Dinosaurs: Things Hollywood Has Gotten Wrong
When people think of dinosaurs, their immediate response is to picture a massive, scaly monster running after its prey while emitting a terrifying roar. Perhaps the prompt brings to mind the scene in Jurassic Park where the raptors are in the kitchen hunting the terrified kids. But did you know that these images aren't that scientifically accurate? Jurassic Park has influenced and continues to skew our perception of dinosaurs, but the facts are quite different.
Some Had Feathers or Hair
Contrary to the popular image of ferocious dinosaurs with scales and sharp fangs, dinosaurs were actually more akin to birds than to reptiles. This means that many dinosaurs would’ve naturally grown feathers or quills.
Raptors Were a Lot Smaller
The thought of velociraptors always conjures up the scene of those wily devils hunting down humans for sport in Jurassic Park. In the film, they're about as tall as a person, but in reality, they only stood around 18 inches tall.
The Raptors in Jurassic Park Weren't Velociraptors
Yeah, that came as a shock. Raptors...that aren't raptors? Turns out, due to the size of the raptors in Jurassic Park and the claws on their feet, the raptors portrayed in the series of films are actually the velociraptor's relative deinonychus.
Brachiosaurus Didn't Make a Whale Call
If you've seen Jurassic World: Fallen Kingdom, then you'll definitely recall the scene in which the brachiosaurus stands on its hind legs and lets out a forlorn whale call as the protagonists watch in dismay from the ship.
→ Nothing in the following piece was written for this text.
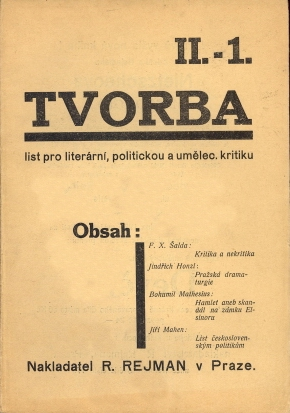 Tvorba, 1/1927

Dinosaurs Would Get Sick From Eating People
Sorry, T. rex. It turns out humans might actually be unhealthy for you. According to Ben Wagonner, PhD in Interrogative Biology, dinosaurs likely wouldn't have the capability to eat the food that would be available to them in our modern world. Because evolution has consistently changed the chemical makeup of plants and animals over time, dinosaurs wouldn't have the biological ability to properly digest today’s offerings.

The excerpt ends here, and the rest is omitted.